Когда же Мордюкова высокомерно заявляла: «Можете начинать», она действительно собиралась играть премьеру и не знала, что Лизе удастся выступить и что причиной тому будет ее, Сурмиловой, роскошный шлейф, на который догадливый Лев Гурыч поставит кресло графа Зефирова. Сначала поставит, а потом, когда Лиза уже споет свою первую арию, и вовсе от графа отделается — вознесет его под потолок. Правда, граф и там не растеряется — будет наслаждаться искусством («Я висел наверху и наслаждался»). Лизе он уже помешать не захочет. Ее триумф будет полным и безоговорочным.
Судя по тому как актеры оживлены (перерыв кончился, и они в павильоне), водевильная путаница «Синичкина» им по душе. Козаков, например, нисколько не смущается тем, что его сейчас «вознесут» и что выглядеть при этом он будет достаточно нелепо. Волнует его другое — как «возноситься», с какой, так сказать, задачей. Мордюкова дает ему «товарищеский совет» (она именно так и говорит: «Можно дать товарищеский совет?») и просит Козакова, чтобы было «немножко восторга». На первый взгляд странно — почему восторг? А если вдуматься — очень точный подсказ.
Зефиров капризен и избалован, однако при всем том наивен, и оттого любая неожиданность, если она ему ничем дурным не грозит, способна этого человека развлечь. Лиза ему понравилась — несомненно мила, и, когда его стул взвился в поднебесье, он усмотрел в этом нечто даже пикантное. От этого самочувствия идет и действие: Козаков поболтал в воздухе ногами, кокетливо поболтал, в образе стареющего селадона, и скандала устраивать не стал. Досмотрел акт до конца и даже с удовольствием.

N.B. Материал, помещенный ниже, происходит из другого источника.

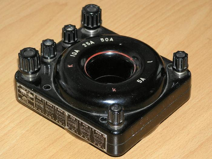 Przekładnik prądowy laboratoryjny produkcji polskiej. Typ: JL-4 Moc: 5VA Klasa: 0,2 Zakres przekładni od 10/5A do 600/5A
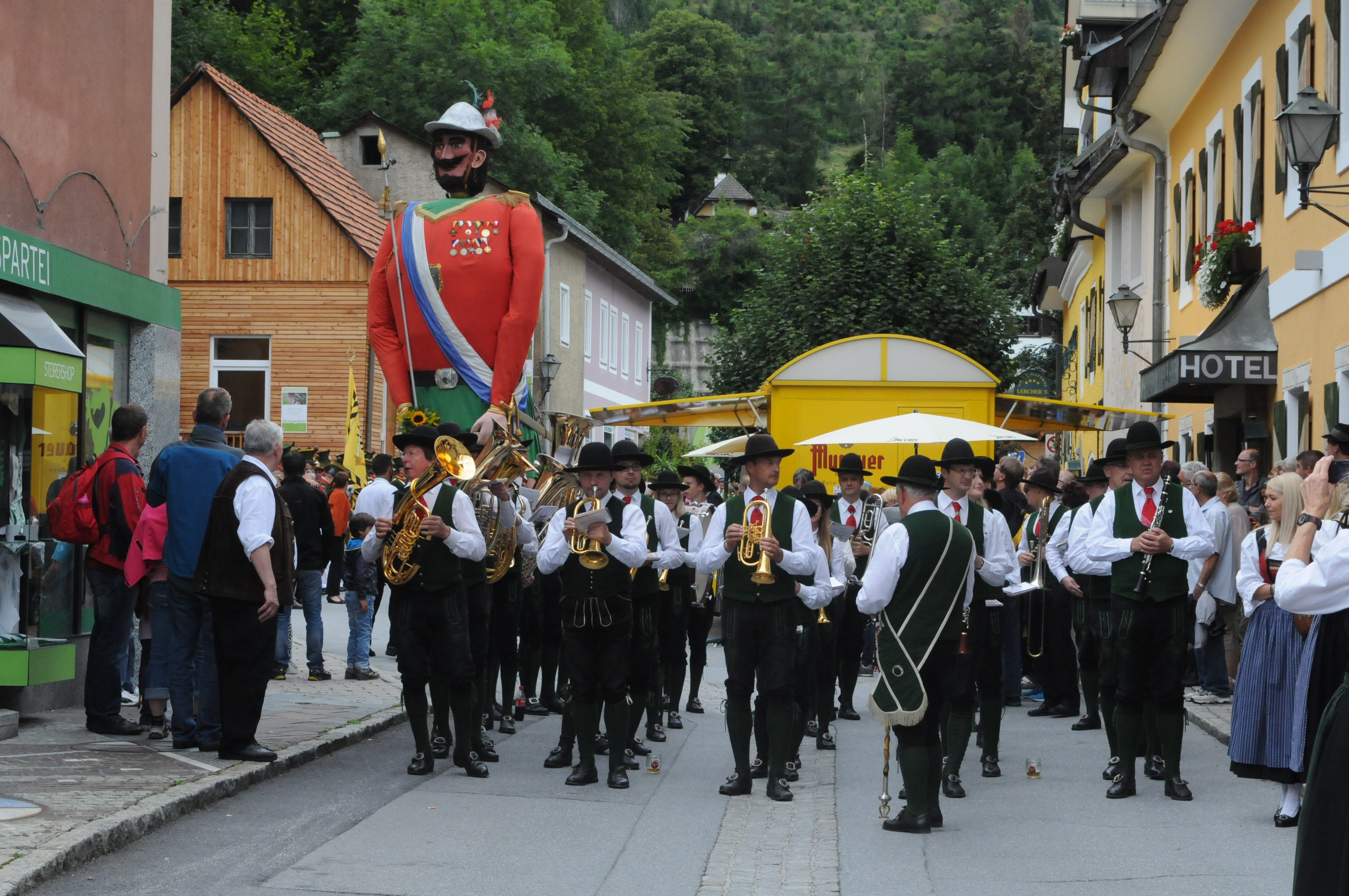 Samson II, Stadtkapelle Murau und Bürgergarde beim Samsonuzug am 15.August 2014

Все свои действия Козаков проделал сразу, еще, до совета Мордюковой, но, когда она совет дала, он его выгоду оценил и захотел еще порепетировать. Он и начал, но оператор снял его полет так быстро, что прочувствовать свое состояние актер не успел. «Не выполнил задачу», — скажет он с досадой, а партнерша ему возразит: «Нет, выполнил. Ты с этого начал».

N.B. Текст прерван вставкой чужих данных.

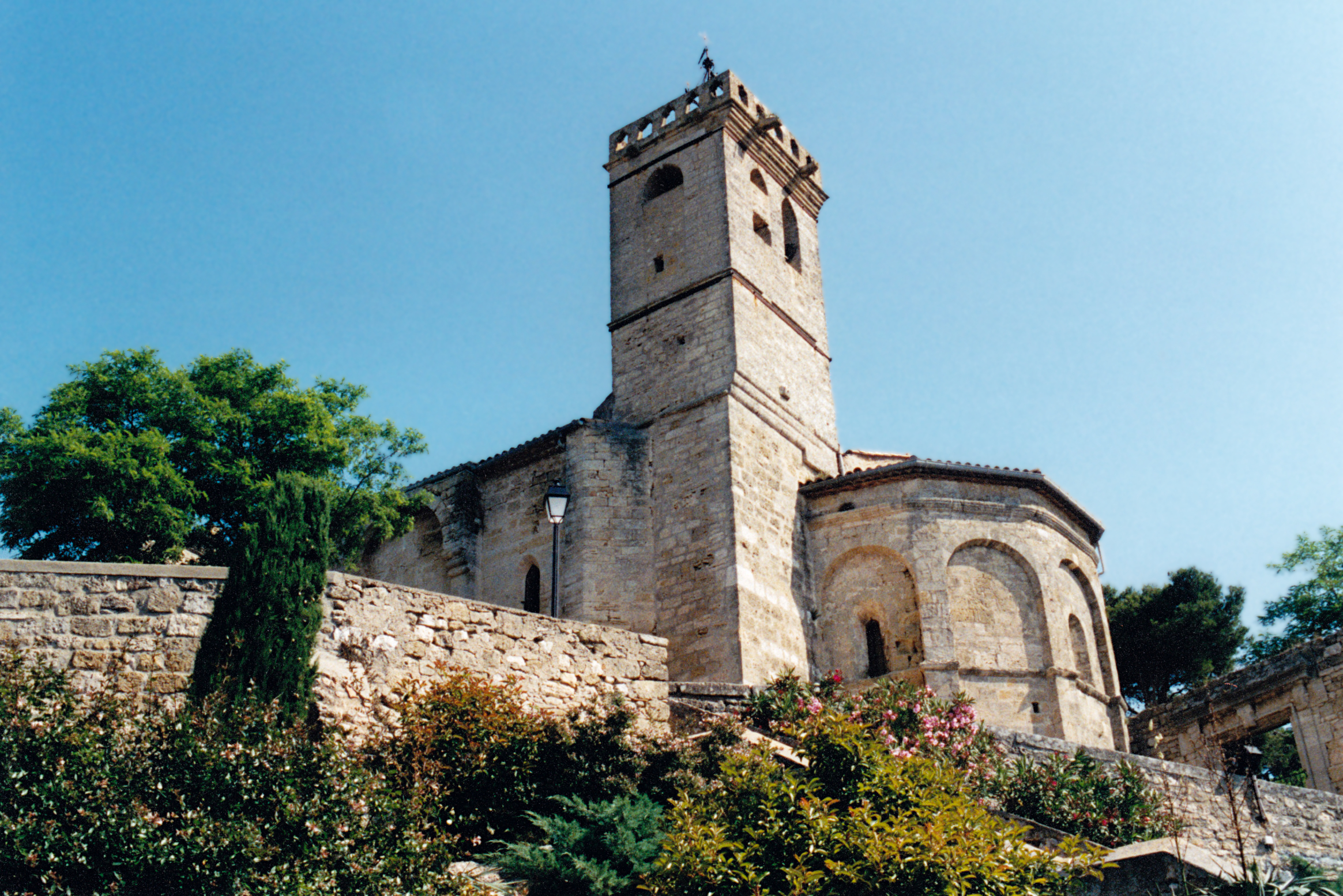 France - Languedoc - Hérault - Église de Saint-Pons-de-Mauchiens

Козаков в этот июльский день снимался в последний раз, и был у него, кроме реплики и «полета», всего один крупный план. За кадром раздавался голос дирижера: «Граф Зефиров, меценат», и на этот голос Зефиров появлялся перед зрителями и кланялся. Кажется, чего проще, но Козакову нужна музыка, и Белинский эту его просьбу охотно выполняет. Музыка и не только тогда, когда она требуется по ходу действия. Актерам она нужна — настраивает их на нужные эмоции, помогает начать действие в необходимом внутреннем ритме. Водевиль — это еще и точное соблюдение стиля, и характер мелодии И. Цветкова стиль этот довольно точно определяет. Вот и сейчас звучит один из лейтмотивов картины — чуть печальный, но именно чуть, и, слушая его, Козакову легко снять шляпу и тоже чуть печально улыбнуться в камеру.

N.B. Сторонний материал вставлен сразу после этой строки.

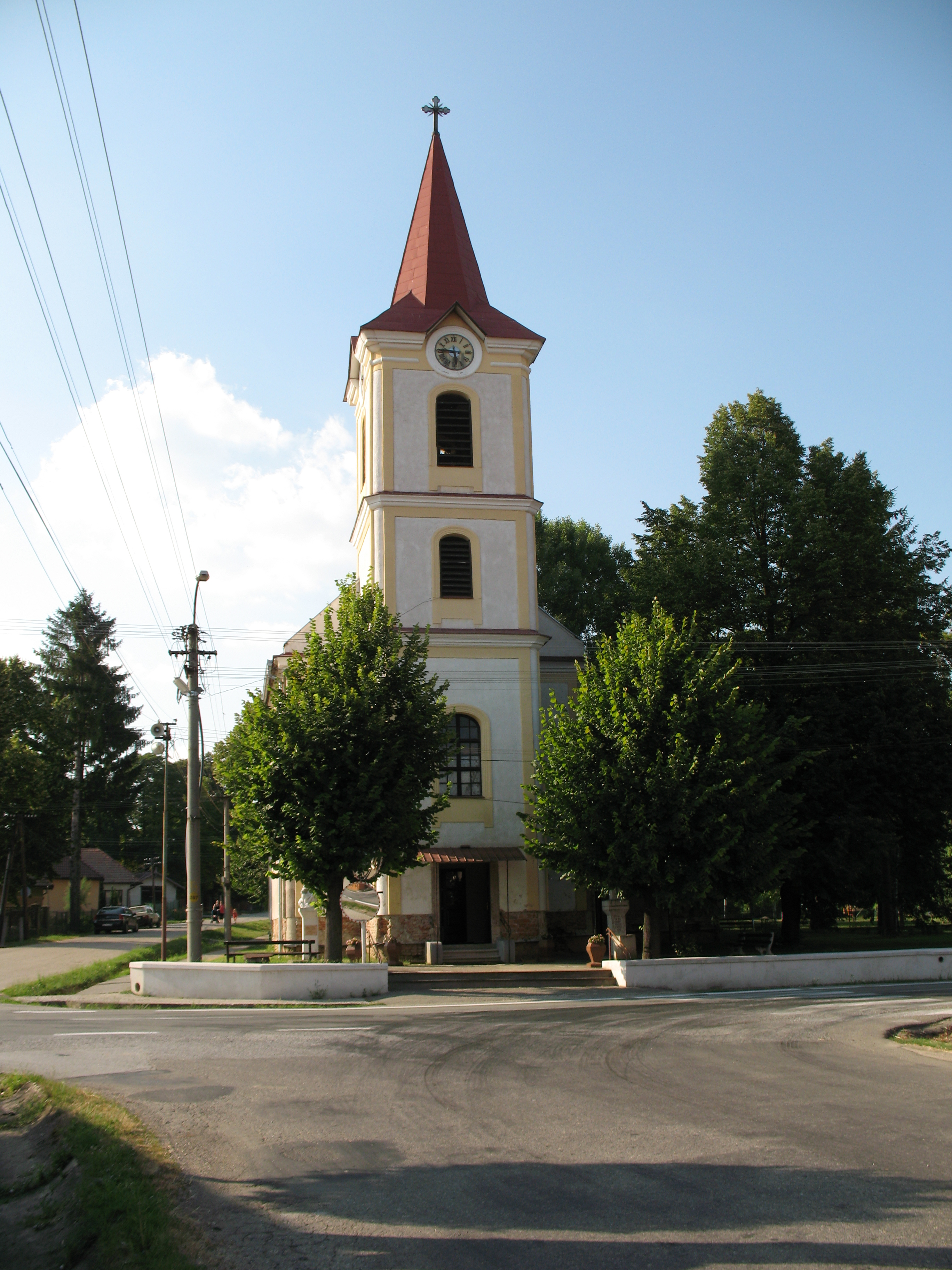 Kolta
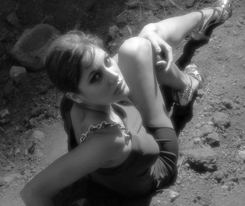 Thelma Rodriguez Miss Nicaragua 2008
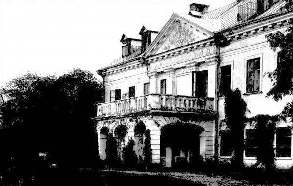 Беларуская (тарашкевіца): Бераставіца Мураваная (Bierastavica Muravanaja), сядзіба Солтанаў (Sołtan)
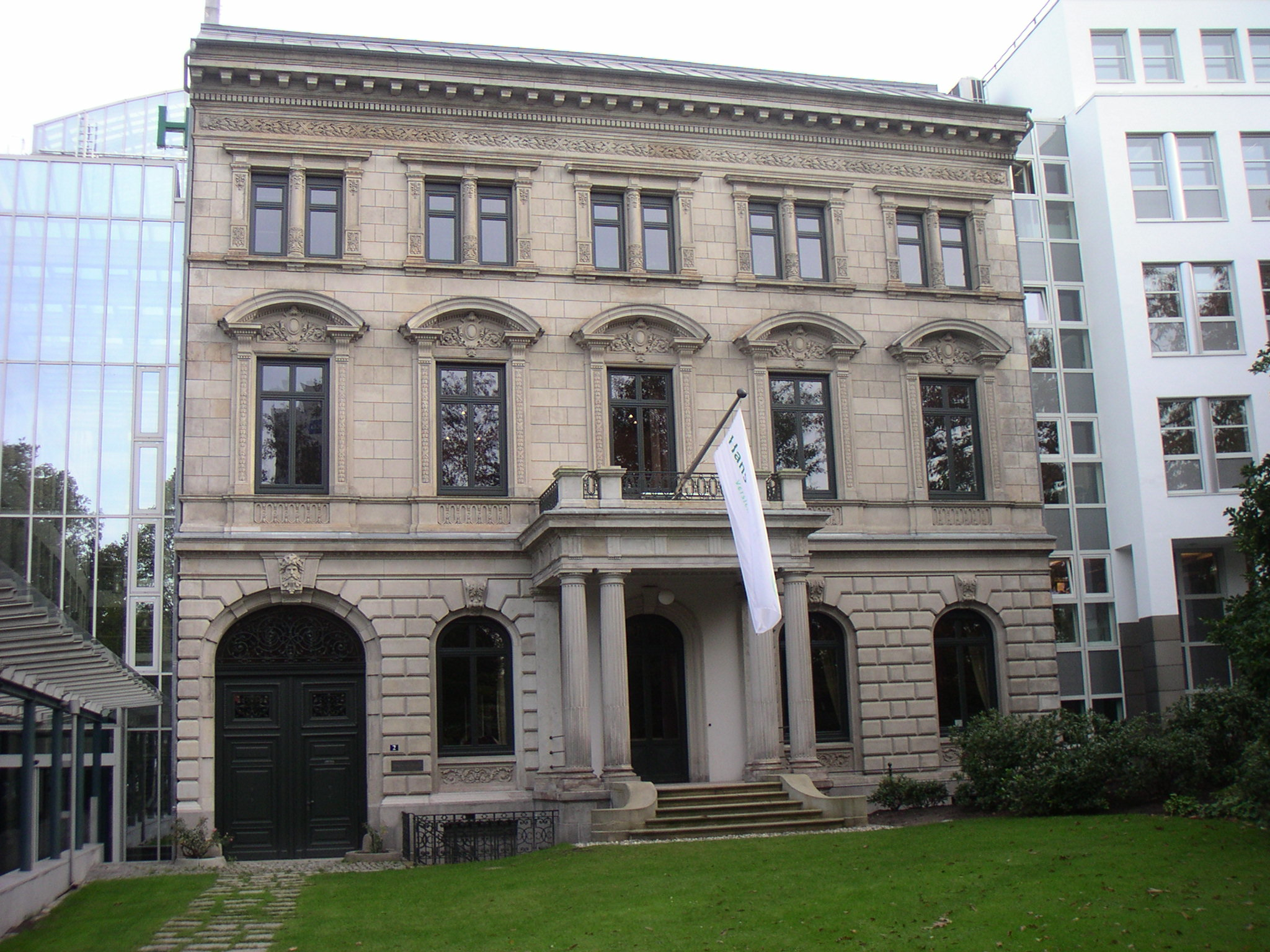 Hamburg, Haus Wedell, Siegfried-Wedells-Platz 1, fr. Neue Rabenstrasse 31, Teil der Verwaltung der Signal-Iduna, Hof und Vorgarten: This is a photograph of an architectural monument. 12029

На этом Козаков уходит, а Мордюкова начинает задавать вопросы, хотя чего ей спрашивать: даже внешний вид ее с очевидностью свидетельствует, что Раиса Минишна Сурмилова для актрисы как на ладони. Это особенно заметно, когда на другой день она появляется в своем обычном платье и прическе. Теперь — Нонна Викторовна Мордюкова, а тогда — Мордюкова в квадрате, в кубе: так все избыточно, так всего много. И красоты, и мраморных плеч, и победоносного вида, и величественной походки. А когда раздастся пение… Но это особый разговор, оставим его до той минуты, когда мы пение услышим.
А пока Мордюкову интересует одно: верит Сурмилова или нет, что кто-то отнимет у нее роль? Режиссер говорит, что верит и что фразу свою: «Кто здесь актриса?» — произносит с угрозой и на подтексте: «Кто это плетет интригу против меня?» (Лизин дебют состоялся только потому, что Лев Гурыч обманом отослал примадонну на свидание с князем Ветринским. Играть главную роль некому, и содержатель театра Пустославцев согласился на просьбы Синичкина прослушать его дочь. Все бы хорошо, и все, как вы знаете, кончилось хорошо, но опять-таки благодаря находчивости Синичкина, так как момент был опасный. Сурмилова все-таки успела примчаться в театр и появилась на сцене, грозно вопрошая: «Кто здесь актриса?»). Этот эпизод Мордюкова как раз и должна сыграть.